One of the most chilling possibilities is that I was just determined to prove myself to my father and to my beautiful mother, Jenny, that I was not a pampered sophisticant, but I was a warrior just like John Churchill, just like all my ancestors.
I had not let down the cause.
And it's completely conceivable that that determination, which is nothing more than simple daddy issues with power, these empowered daddy issues led to countless deaths.
So, while I'm admonished and treated as a hero, while people garner awards for repeating my speeches, While films are made and books are written of my incredible exploits, it's entirely possible that the entire thing is false.
And I am a reckless egomaniac who has driven millions of people to deaths, needless deaths, in the name of irrelevant, ethereal concepts like the Union Jack.

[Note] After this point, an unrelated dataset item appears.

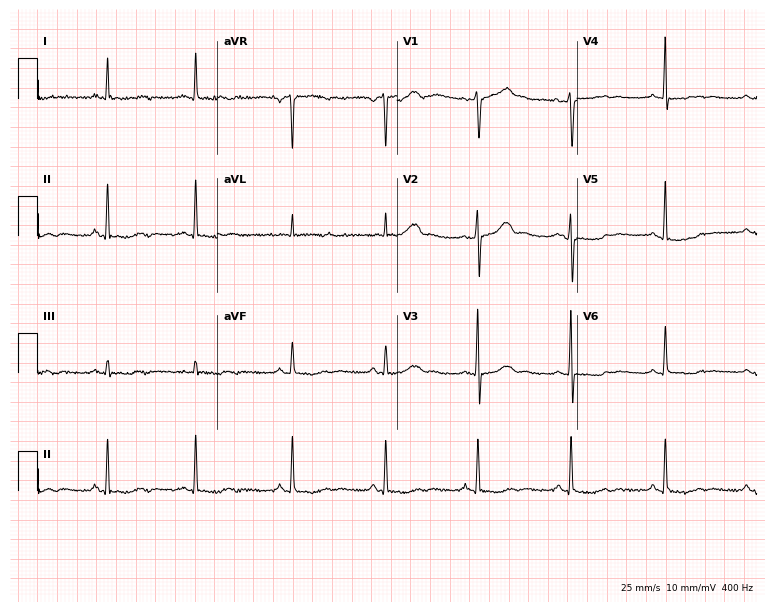
Electrocardiogram (7.3-second recording at 400 Hz), an 83-year-old woman. Of the six screened findings (first-degree AV block, right bundle branch block (RBBB), left bundle branch block (LBBB), sinus bradycardia, atrial fibrillation (AF), sinus tachycardia), none is recorded.

It's not something that I'm particularly proud of, and I don't think that mainstream Americans are in desperate need of some more self-flagellation, so this is perhaps not the best time to be considering this.
But it's something that I'm forced to ponder here in this strange... What is it called again?
Libido?
This strange holding pattern.
Sorry.
It's around this time of night I begin mumbling, and my train of thought isn't as great as it was.
Luckily, I'm dead now, so when I go off on a tangent, no one dies.
However, the few times I've been the most powerful man in the Western world, it's quite possible that the Black Dog took over.